> **Exercise objective**
A word-for-word copy of the data is what's wanted; pictures stay out of it.

> **Information supplied**

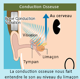 Explication de la conduction osseuse
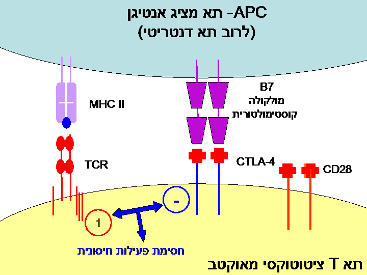 הפסקת פעילותו של תא T ציטוטוקסי מטווחת על ידי סיגנל שלילי ממולקולת CTLA-4 שבאה במגע עם מולקולה קוסטימולטורית. צייר: --Itayba 17:43, 1 יולי 2006 (IDT)
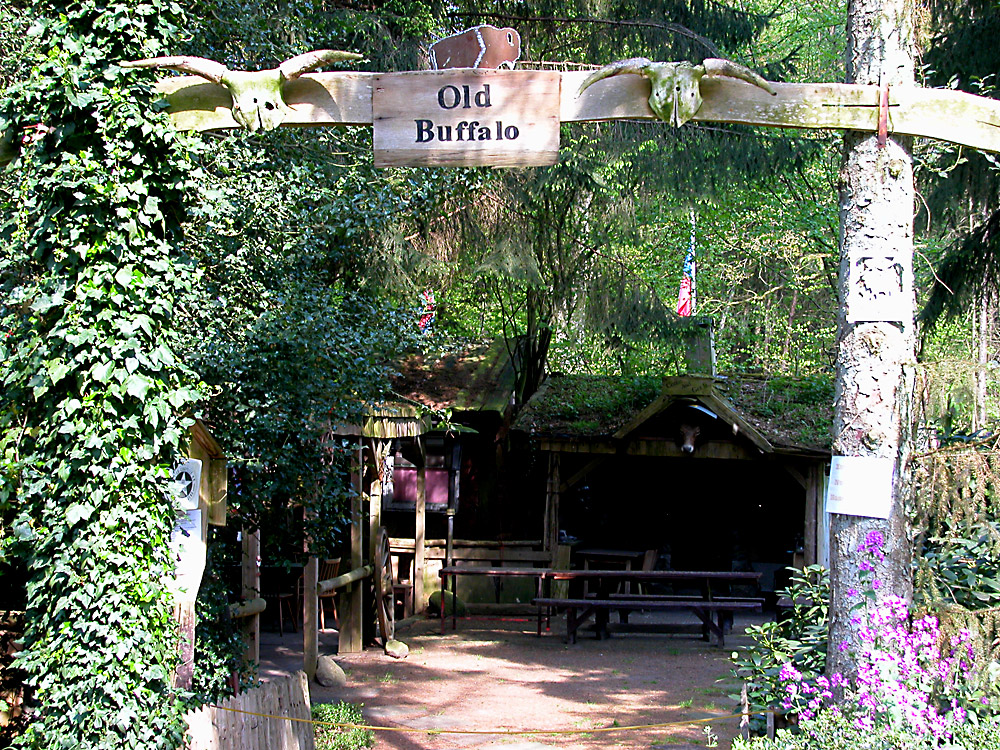 Аттракцион "Буффало", Дорстен-Раде
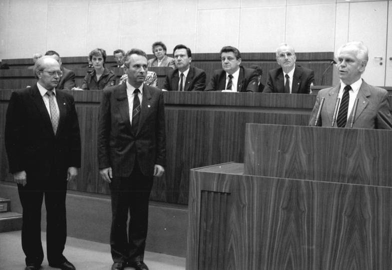 ADN-ZB Mittelstädt 17.11.89 - Berlin: 12. Tagung Volkskammer Die Volkskammer wählte auf Antrag der NDPD Prof. Dr. Manfred Mühlmann (Mitte) zum Stellvertreter des Vorsitzenden des Staatsrates der DDR. Auf Antrag der LDPD wurde der Jurist Gerhard Lindner (l.) zum Mitglied des Staatsrates gewählt. (r.: Volkskammerpräsident Dr. Günther Maleuda).
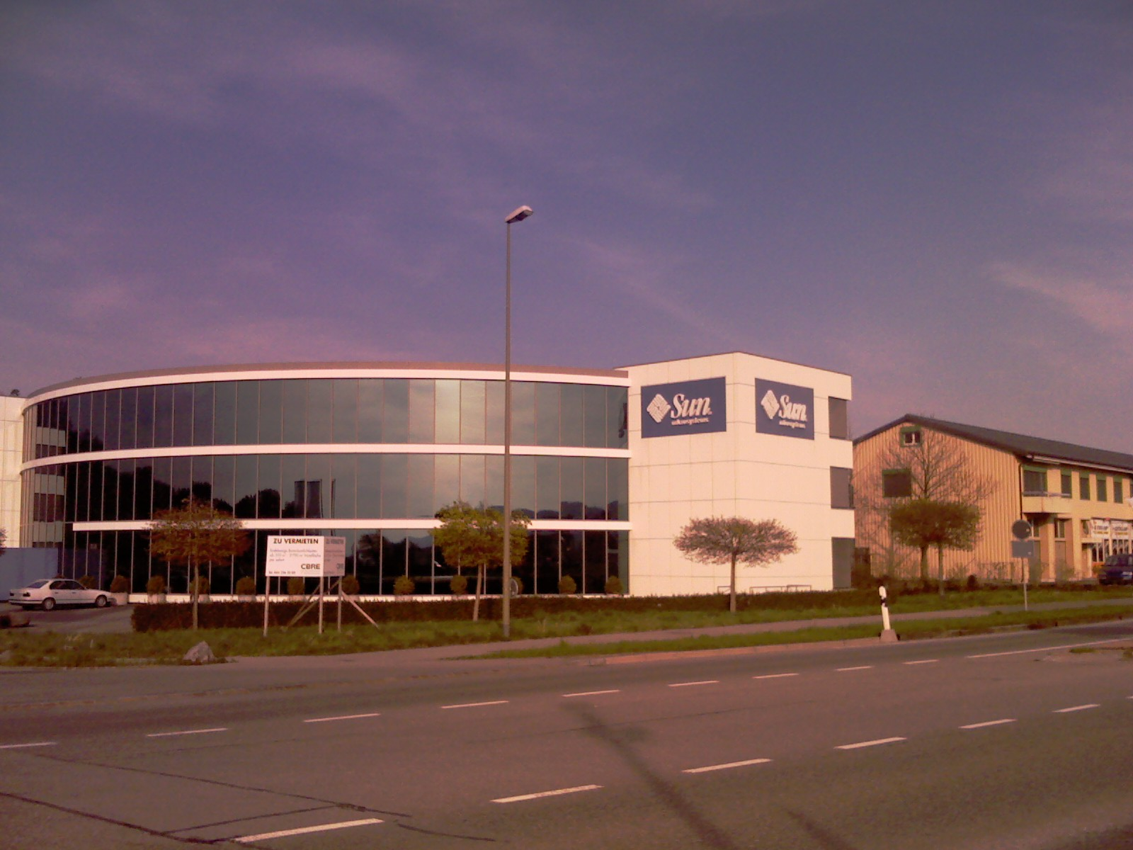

> **Response**
 Explication de la conduction osseuse
 הפסקת פעילותו של תא T ציטוטוקסי מטווחת על ידי סיגנל שלילי ממולקולת CTLA-4 שבאה במגע עם מולקולה קוסטימולטורית. צייר: --Itayba 17:43, 1 יולי 2006 (IDT)
 Аттракцион "Буффало", Дорстен-Раде
 ADN-ZB Mittelstädt 17.11.89 - Berlin: 12. Tagung Volkskammer Die Volkskammer wählte auf Antrag der NDPD Prof. Dr. Manfred Mühlmann (Mitte) zum Stellvertreter des Vorsitzenden des Staatsrates der DDR. Auf Antrag der LDPD wurde der Jurist Gerhard Lindner (l.) zum Mitglied des Staatsrates gewählt. (r.: Volkskammerpräsident Dr. Günther Maleuda).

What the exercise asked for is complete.